The transparency extensions are based on the key concepts of transparency groups, blending modes, shape, and alpha. The model is closely aligned with the features of Adobe Illustrator version 9. The blend modes were based on those used by Adobe Photoshop at the time. When the PDF 1.4 specification was published, the formulas for calculating blend modes were kept secret by Adobe. They have since been published.

The concept of a transparency group in PDF specification is independent of existing notions of "group" or "layer" in applications such as Adobe Illustrator. Those groupings reflect logical relationships among objects that are meaningful when editing those objects, but they are not part of the imaging model.

== Additional features ==

=== Logical structure and accessibility ===

A tagged PDF (see clause 14.8 in ISO 32000) includes document structure and semantics information to enable reliable text extraction and accessibility. Technically speaking, tagged PDF is a stylized use of the format that builds on the logical structure framework introduced in PDF 1.3. Tagged PDF defines a set of standard structure types and attributes that allow page content (text, graphics, and images) to be extracted and reused for other purposes.
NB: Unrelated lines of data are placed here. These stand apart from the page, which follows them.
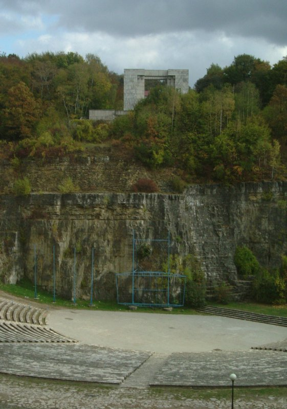 Das Freilufttheater (Feierstätte der Schlesier) von 1938 auf dem Annaberg in Oberschlesien und Denkmal zur Erinnerung an schlesischen Aufstände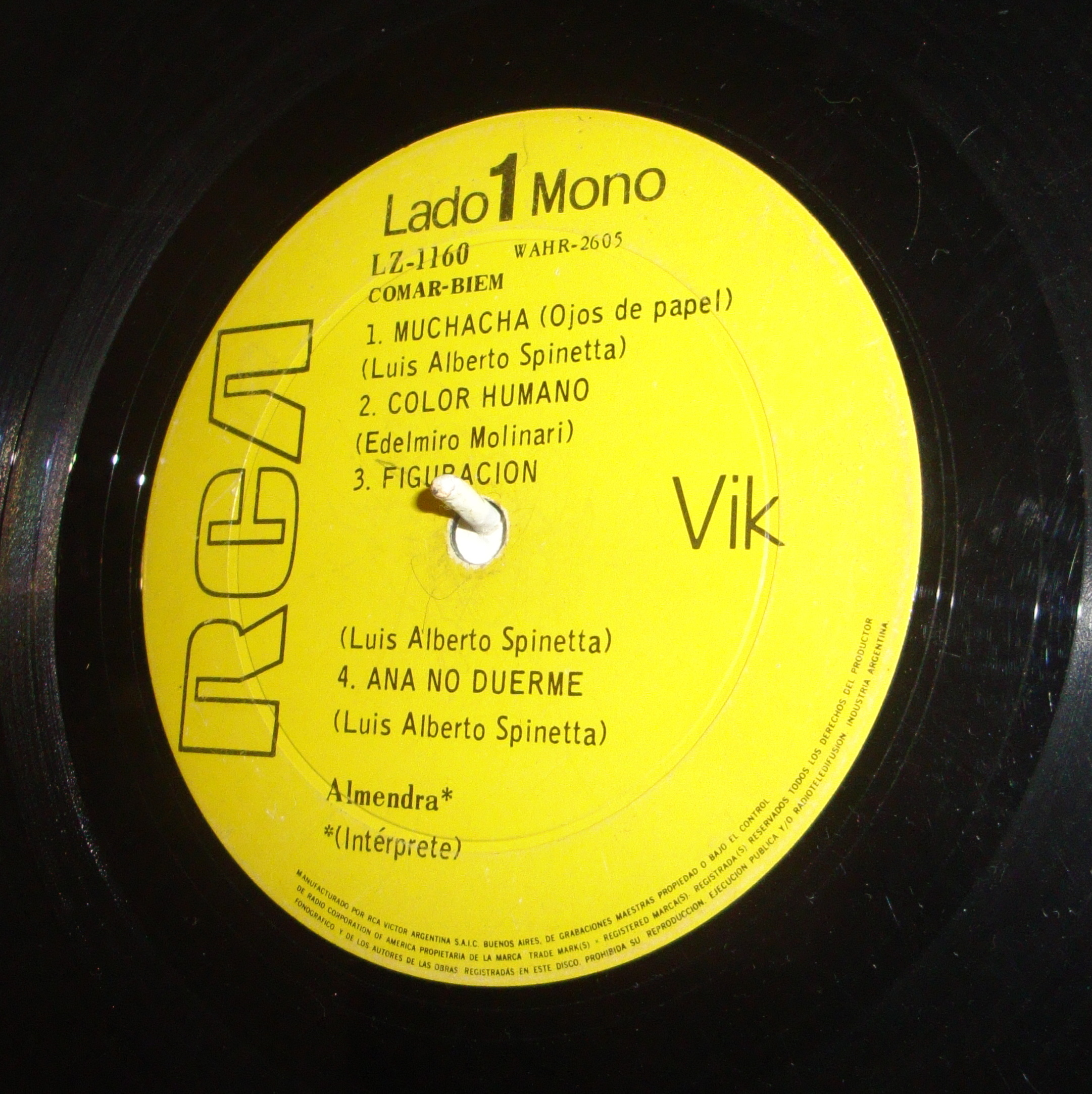 Disco de vinilo de Almendra, editado en Argentina en 1969.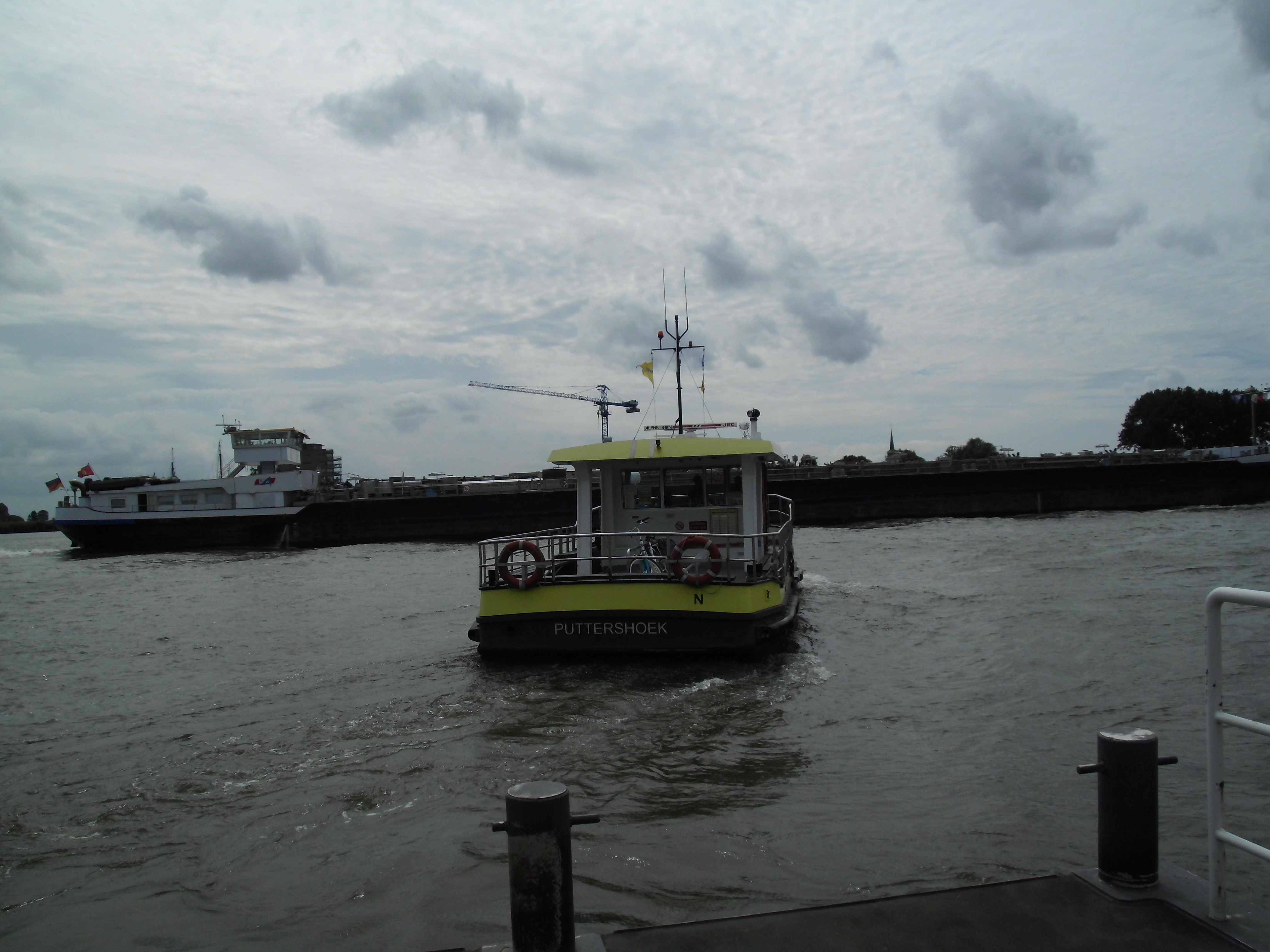 Personen- und Zweiradfähre zwischen Groote Lindt (Zwijndrecht) und Puttershoek über die Oude Maas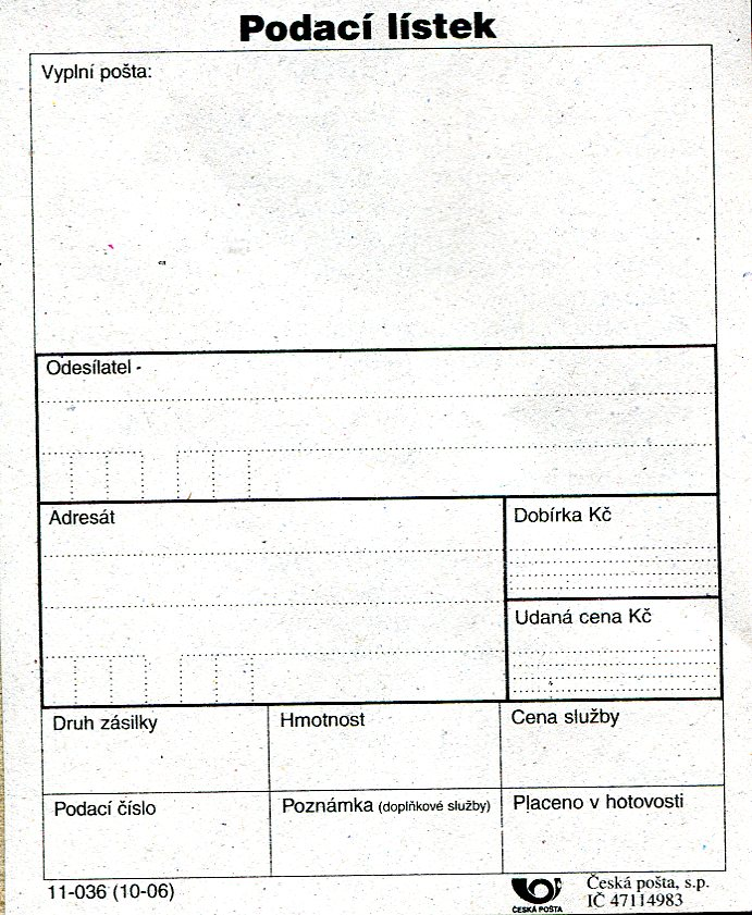 Podací lístek - uřední dokument České Pošty.

Tagged PDF is not required in situations where a PDF file is intended only for print. Since the feature is optional, and since the rules for tagged PDF were relatively vague in ISO 32000-1, support for tagged PDF among consuming devices, including assistive technology (AT), is uneven as of 2021. ISO 32000-2, however, includes an improved discussion of tagged PDF which is anticipated to facilitate further adoption.

An ISO-standardized subset of PDF specifically targeted at accessibility, PDF/UA, was first published in 2012.

=== Optional Content Groups (layers) ===

With the introduction of PDF version 1.5 (2003) came the concept of Layers. Layers, more formally known as Optional Content Groups (OCGs), refer to sections of content in a PDF document that can be selectively viewed or hidden by document authors or viewers. This capability is useful in CAD drawings, layered artwork, maps, multi-language documents, etc.

Basically, it consists of an Optional Content Properties Dictionary added to the document root. This dictionary contains an array of Optional Content Groups (OCGs), each describing a set of information and each of which may be individually displayed or suppressed, plus a set of Optional Content Configuration Dictionaries, which give the status (Displayed or Suppressed) of the given OCGs.

=== Encryption and signatures ===

A PDF file may be encrypted, for security, in which case a password is needed to view or edit the contents. PDF 2.0 defines 256-bit AES encryption as the standard for PDF 2.0 files. The PDF Reference also defines ways that third parties can define their own encryption systems for PDF.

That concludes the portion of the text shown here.